The Navy is canceling the long-delayed overhaul of the USS Boise after the repair bill climbed toward nearly $3 billion, a decision that ends a project first set in motion years ago and leaves one of the fleet’s most troubled submarines at the pier. John Phelan said the boat no longer made financial or strategic sense to repair.
Phelan said the USS Boise had already consumed roughly $800 million and would need another $1.9 billion to finish the work, even though it has only about 20% of its remaining service life left. “At some point, you just cut your losses and move on,” he said, adding that “the Boise has been pier-side since 2015, cost nearly $800 million already and it’s only 22% complete—the math really does not work.”
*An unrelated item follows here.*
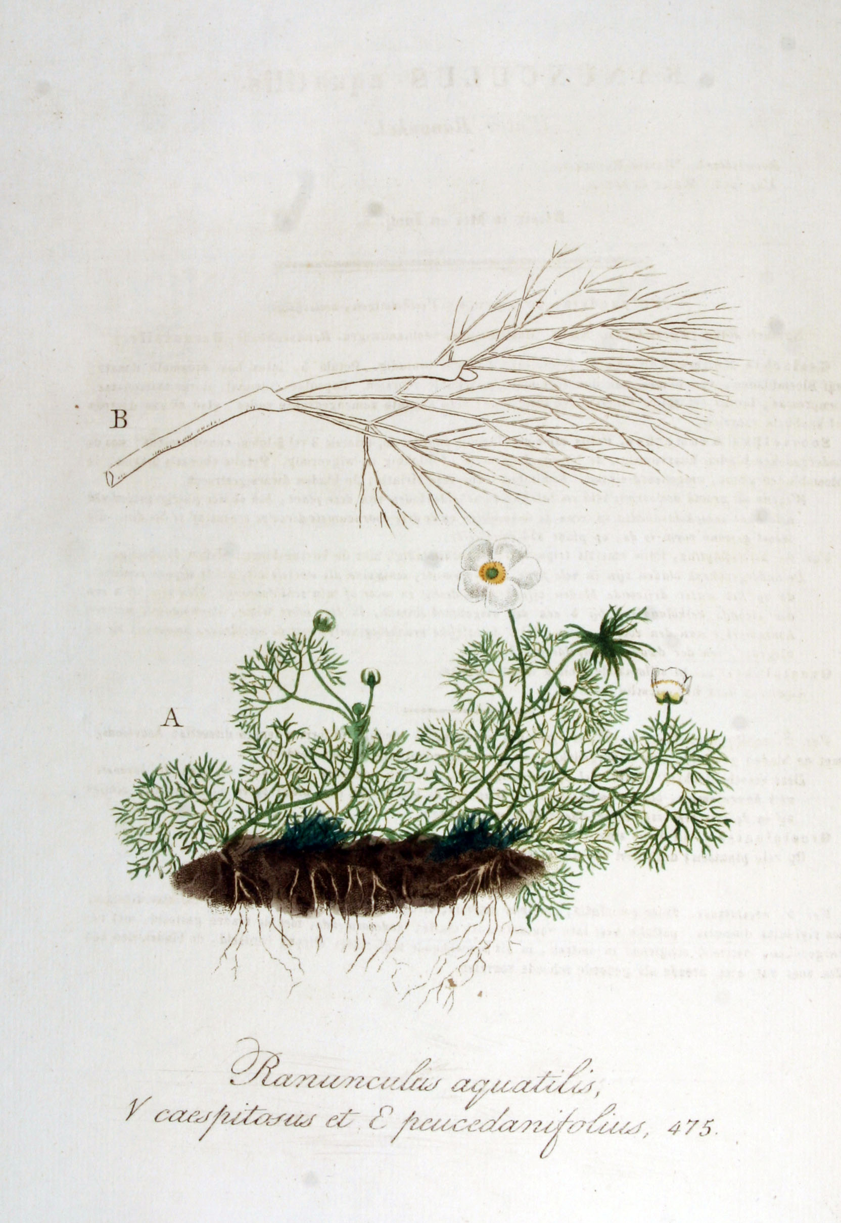 A. Ranunculus aquatilis L. - B. Ranunculus penicillatus (Dum.) Bab.

The decision reverses a roughly $1.2 billion contract the Navy awarded in 2024 under the Biden administration to overhaul the submarine. The Boise, a Los Angeles-class attack submarine, had been slated to begin a routine overhaul in 2016, but the work was delayed for nearly a decade. It last deployed in 2015, lost its full operational certification in 2016 and lost its ability to dive in 2017.
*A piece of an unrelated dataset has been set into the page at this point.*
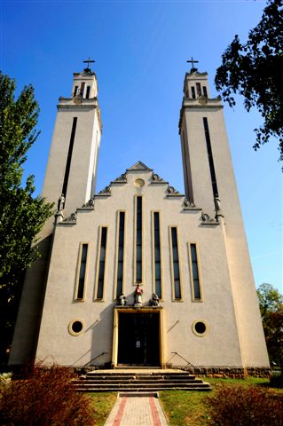 A pusztaszabolcsi Katolikus Templom a bejárat felől nézve.

Repairs were not expected to be completed until 2029, a timetable that now looks out of reach. Instead, the Navy plans to redirect funding and skilled labor toward building and delivering newer Virginia- and Columbia-class submarines, as it tries to move faster on boats that can stay in service longer and better support the fleet’s future needs.
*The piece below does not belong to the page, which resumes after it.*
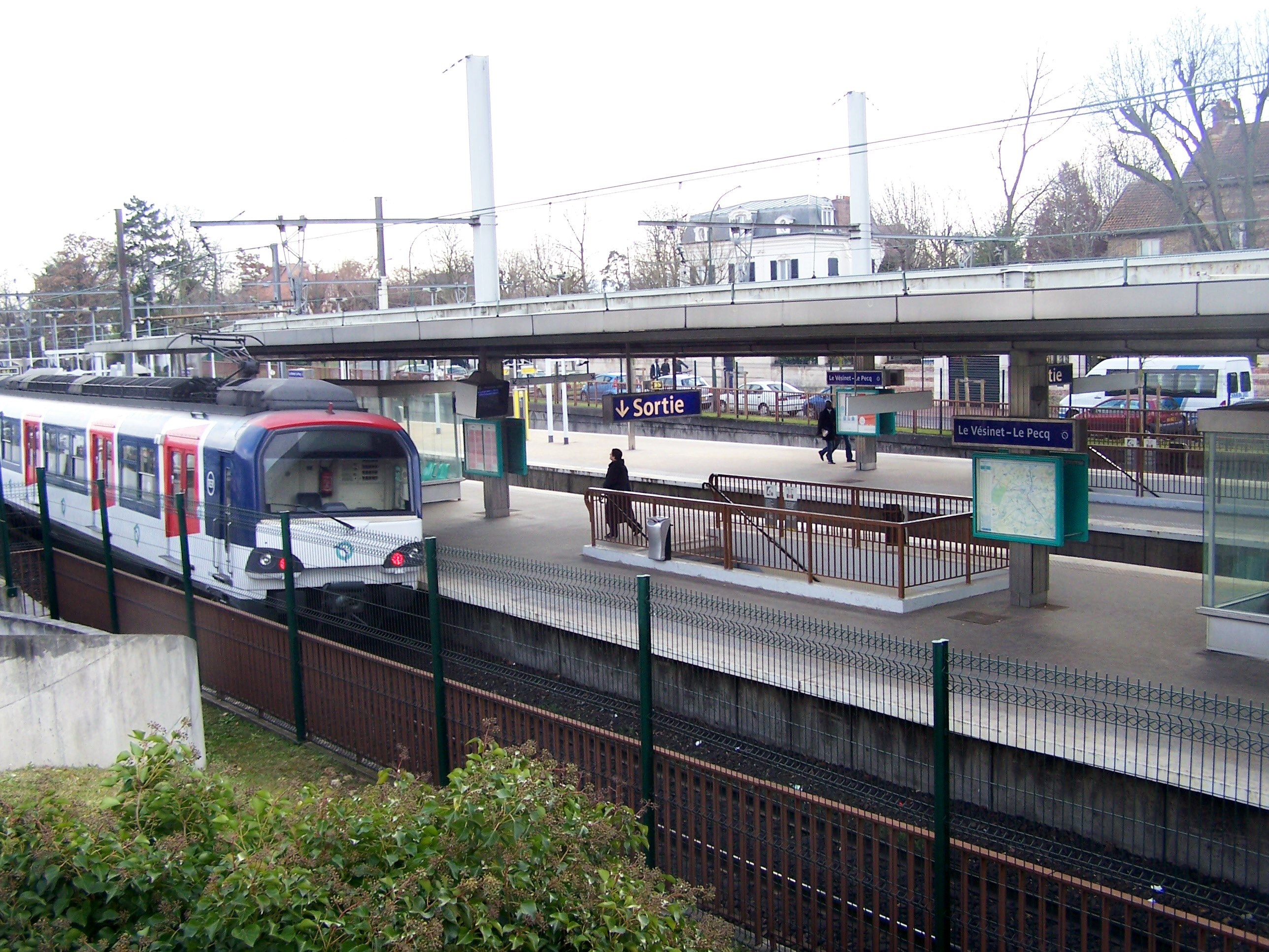 Gare du Vésinet - Le Pecq au Vésinet, Yvelines, France

The cancellation also points to a wider maintenance problem across the Navy, which has been wrestling with a backlog of repairs driven by limited dry dock space, workforce shortages and competing priorities. Those pressures have sharpened as the service comes under strain to expand and sustain its fleet amid competition with China. For Boise, the arithmetic became too lopsided to defend: after years on the pier and hundreds of millions already spent, the Navy decided the submarine was not worth saving.